MGI World Singapore toughens financial statement scrutiny

More companies in Singapore are to have their financial statements come under closer scrutiny following a deal between the country’s regulator and accontancy trade body.

Oversight of statements by Singapore's Accounting and Corporate Regulatory Authority (ACRA) will be tougher thanks to a tie-up with the Institute of Singapore Chartered Accountants (ISCA).

It will allow ACRA to expand the scope of its financial reporting surveillance programme. Under the deal ISCA will share its views on potential non-compliance in financial statements, which will allow ACRA to take enforcement action against directors under the Companies Act, if necessary.

Mr Kenneth Yap, chief executive of ACRA, commented: “While we have a robust system in place to oversee the work of auditors, the duty to provide reliable financial reports lies ultimately with directors. This duty can be more meaningfully enforced if we combine efforts with ISCA to pro-actively monitor a broader scope of financial statements, giving investors greater confidence in financial information received from companies.”

The stepping up of ACRA’s financial reporting surveillance programme is part of the regulator’s strategic plans to further strengthen the quality of financial reporting in Singapore, as first announced at its Public Accountants Conference in August 2013.

Mr Yap went on to say that the collaboration involves tapping  ISCA’s expertise and experience in reviewing financial statements in order to avoid duplication.

Indeed the regulator will have acces to ISCA’s Financial Statements Review Committee, which currently reviews financial statements as part of industry self-regulation efforts.
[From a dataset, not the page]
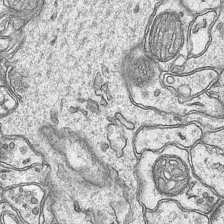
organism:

The members of this body comprise some 30 senior experienced practitioners from the accountancy sector.

Dr Ernest Kan, ISCA president, believes it is important to reach out to directors of companies. “By having a better understanding of their role in the financial reporting process, and in working collaboratively with the auditors, benefits such as improved levels of corporate governance and stakeholder confidence could be reaped,” he said.